Now to a totally unrelated subject....

I made Hershey's syrup last night.  It actually turned out yummy.  Sugar, water, cocoa, vanilla and salt.  Easy.  Here's the link....  YUM!  I made one batch and it smelled burned.  Since I was making it for company, I dumped it out and made a second batch (half a batch this time) and it smelled the same way.  So, I am guessing that's just the way it is.  It doesn't taste burned.  Tastes yummy.  I really do enjoy cooking.  Not everything turns out gourmet, but most things are pretty edible. 

Mayo has been my other thing that I've made recently that is mmmm!  Here's the link to that one:  Ahh-Mayo-zing! 

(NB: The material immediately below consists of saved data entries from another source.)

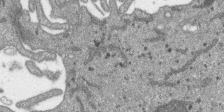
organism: Human
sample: Lung epithelial cells infected with SARS-CoV-2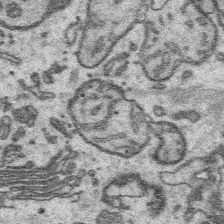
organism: Platynereis dumerilii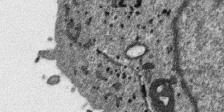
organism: Human
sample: Lung epithelial cells infected with SARS-CoV-2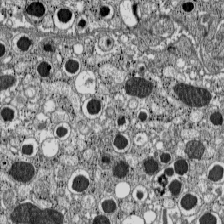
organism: C57BL Mouse
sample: Pancreatic islet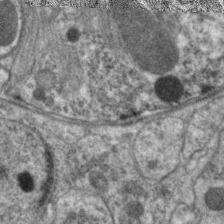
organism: C. elegans
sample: Pharynx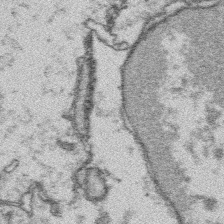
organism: Platynereis dumerilii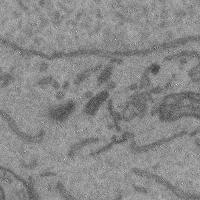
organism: Mouse
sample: Cerebral cortex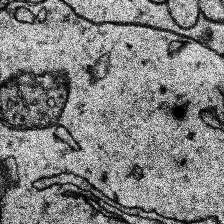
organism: Human
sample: Temporal Lobe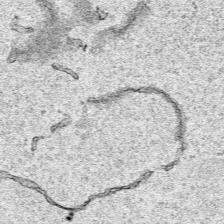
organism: Human
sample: Mitochondria in HCT116 cells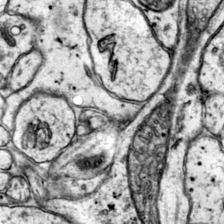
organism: Mouse
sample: Primary visual cortex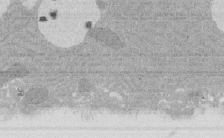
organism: Rat
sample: Salivary granule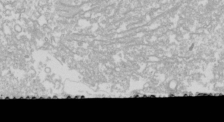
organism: Drosophila
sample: Cell division; meiosis; drosophila spermatocytes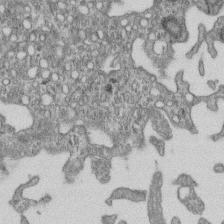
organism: Mouse
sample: Centriole in ependymal cells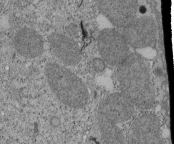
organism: Tetrahymena
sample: Cilia in tetrahymena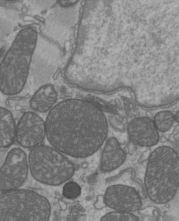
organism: C57BL Mouse
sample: Heart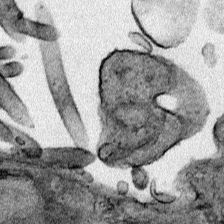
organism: Human
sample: Mitochondria in HCT116 cells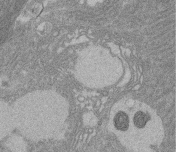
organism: Rat
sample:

Now back to motivating my scholars who wish summer was here already.....any one have any good advice about that?!

Sunday, March 25, 2012

Not So Much Alone

Being a wife of an Army Reservist, a girl can feel alone on the adventure called The Army.  I know that the grass is always greener on the other side, but I see those living on post, or at least near post, as having the advantage of community.  Hubby has been in the Army for 26 years now.  He joined when he was 17, his junior year of high school.  He describes coming back to playing soccer after a summer in Basic at Fort Benning, as a breeze.  I remember a quote that went something like, "Running in sneakers and shorts easier than with boots and a ruck sack".  Ya think?  So when people ask me, "When is he getting out?" and I reply with, "Probably not soon," they look at me like I have three eyes.  Most do not understand the Army and the life that goes with it.  He is highly trained, ready and willing to do the job if needed.  It's not a job like most think of a job, a pay check, it's much more than that.  It's life.


I said that we were in Fort Belvoir on the last post, right?

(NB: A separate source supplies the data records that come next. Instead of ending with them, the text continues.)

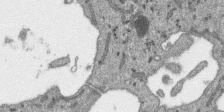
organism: Human
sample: Lung epithelial cells infected with SARS-CoV-2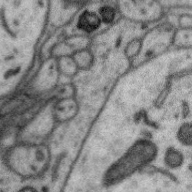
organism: Zebra finch
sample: Brain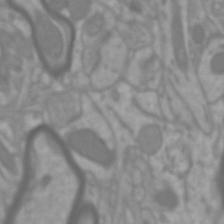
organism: Mouse
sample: Cortical neurons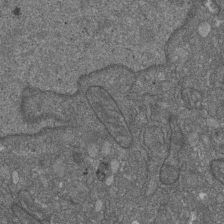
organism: Drosophila
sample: Nephrocyte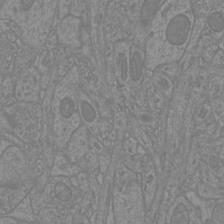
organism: Mouse
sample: Cortical neurons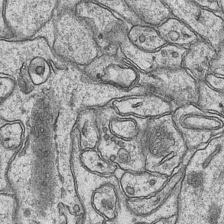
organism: Mouse
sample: CA1 Hippocampus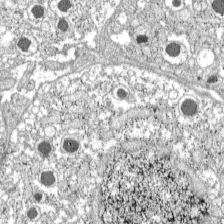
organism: C57BL Mouse
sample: Pancreatic islet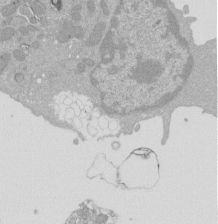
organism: Mouse
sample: Activated Pmel transgenic CD8+ T Cells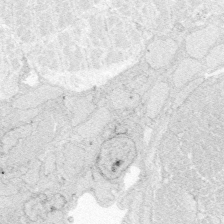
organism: Zebrafish
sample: Whole-Brain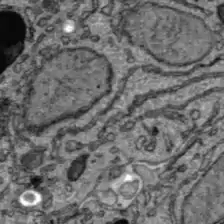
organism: C57BL Mouse
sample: Liver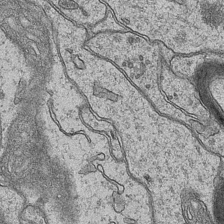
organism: Mouse
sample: CA1 Hippocampus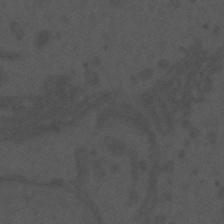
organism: Mouse
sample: Suprachiasmatic nucleus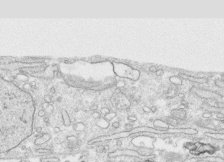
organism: Human
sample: CRL-1474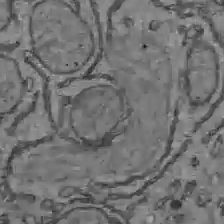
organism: C57BL Mouse
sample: Liver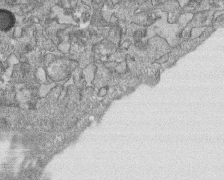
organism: Human
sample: CRL-1474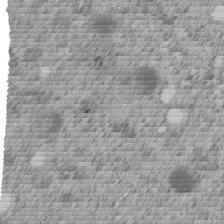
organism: C. elegans
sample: C. elegans embryo early stage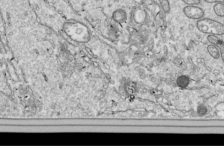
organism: Drosophila
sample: Cell division; meiosis; drosophila spermatocytes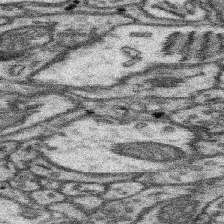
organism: Mouse
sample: Somatosensory cortex neuropil

Well, two days before we left Belvoir, we headed to one of the many playgrounds on post.  We had been there for a little while and a mom and two daughters came to play.  The kids all started playing together and the mom came and chatted with me.  Turns out her hubby is a Chaplin (a good, Bible believing one too!), she home schools and enjoys being an Army wife!  *Contented sigh*  Hubby and I were chatting about how good God is to us, little meetings like that are not coincidence, but carefully ordained by God Himself.  It was amazing to be able to chat with a kindred spirit about all things Army, the good and the frustrating, knowing that not only do we have this in common, but a faith, a trust in the Creator which knits hearts together in a way nothing else can.

The other thing about this meeting that was equally as amazing was that Ariel was able to chat with a girl her own age whose daddy wears that same uniform.  That evening she mentioned that it was nice to meet another kid with a soldier daddy and that she was more excited to head to the War College.  I think she decided that it was okay for her to move and see new things since this little girl did, she could do it to!  That was so wonderful for Hubby and I to hear. 

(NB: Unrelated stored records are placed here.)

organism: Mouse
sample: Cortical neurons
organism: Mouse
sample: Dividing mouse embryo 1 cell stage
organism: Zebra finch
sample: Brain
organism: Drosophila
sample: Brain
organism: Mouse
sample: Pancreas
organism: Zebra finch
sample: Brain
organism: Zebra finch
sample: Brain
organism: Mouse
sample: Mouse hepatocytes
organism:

We did many amazing things when we were down there, including Ariel getting her first Military ID, going to Mount Vernon and the Smithsonians, but making new friends was such a treasured gift making me feel not so much alone.

Saturday, March 3, 2012

Road Trip!

tWe're here!!!  Fort Belvoir, Virginia.  A few weeks ago, Hubby wanted to know if I wanted to hit the road for a road trip and I was like, "You had to ask?!".  It seemed like it took forever, we left "down home" in a snow storm Thursday and arrived last night at about 7.  Thursday morning we hit a snow storm, putting our state into a state of emergency.  How funny is that?  A state known for snow, panicking when snow comes.  They did get 12" of snow in the southern part of the state.  Us northern staters don't blink with 12".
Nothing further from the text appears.